(WHAT THE EXERCISE ASKS):
Within the listing below, give again exactly the lines between the one containing "sample: Cortical neurons" and the one containing "sample: CRL-1474", inclusive, pictures left aside.
◇ ◇ ◇ ◇ ◇ ◇ ◇
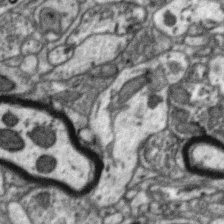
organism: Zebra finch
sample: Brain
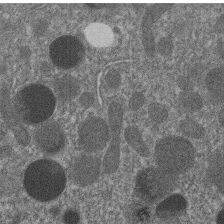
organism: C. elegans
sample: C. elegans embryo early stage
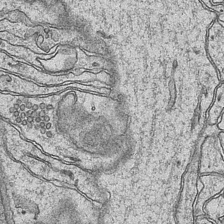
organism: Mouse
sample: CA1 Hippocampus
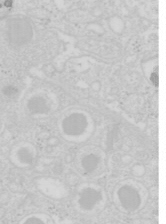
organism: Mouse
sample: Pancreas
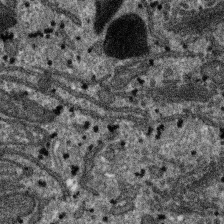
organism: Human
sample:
◇ ◇ ◇ ◇ ◇ ◇ ◇
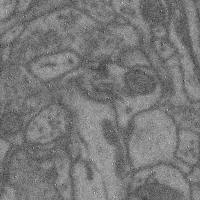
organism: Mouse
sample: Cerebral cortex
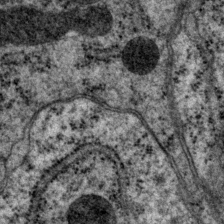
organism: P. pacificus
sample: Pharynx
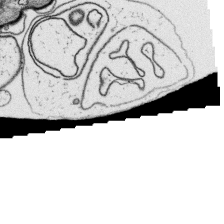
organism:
◇ ◇ ◇ ◇ ◇ ◇ ◇
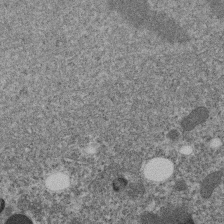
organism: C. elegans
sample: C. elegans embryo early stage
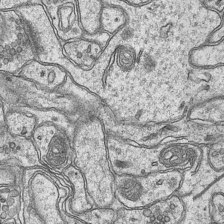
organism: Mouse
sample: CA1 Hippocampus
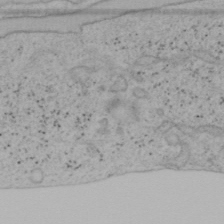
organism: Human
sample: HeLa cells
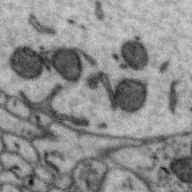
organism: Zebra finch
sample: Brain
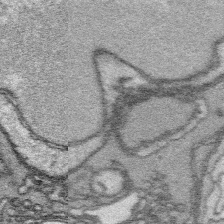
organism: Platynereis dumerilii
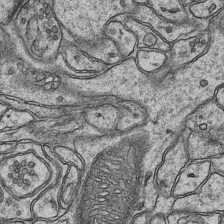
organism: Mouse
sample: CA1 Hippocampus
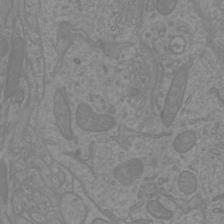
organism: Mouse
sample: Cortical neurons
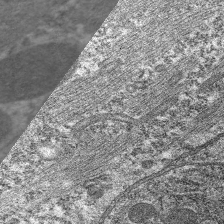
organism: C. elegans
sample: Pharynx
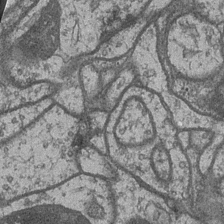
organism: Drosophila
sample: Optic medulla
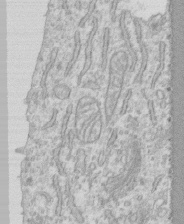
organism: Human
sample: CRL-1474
◇ ◇ ◇ ◇ ◇ ◇ ◇
(ANSWER TO THIS EXERCISE):
sample: Cortical neurons
organism: C. elegans
sample: Pharynx
organism: Drosophila
sample: Optic medulla
organism: Human
sample: CRL-1474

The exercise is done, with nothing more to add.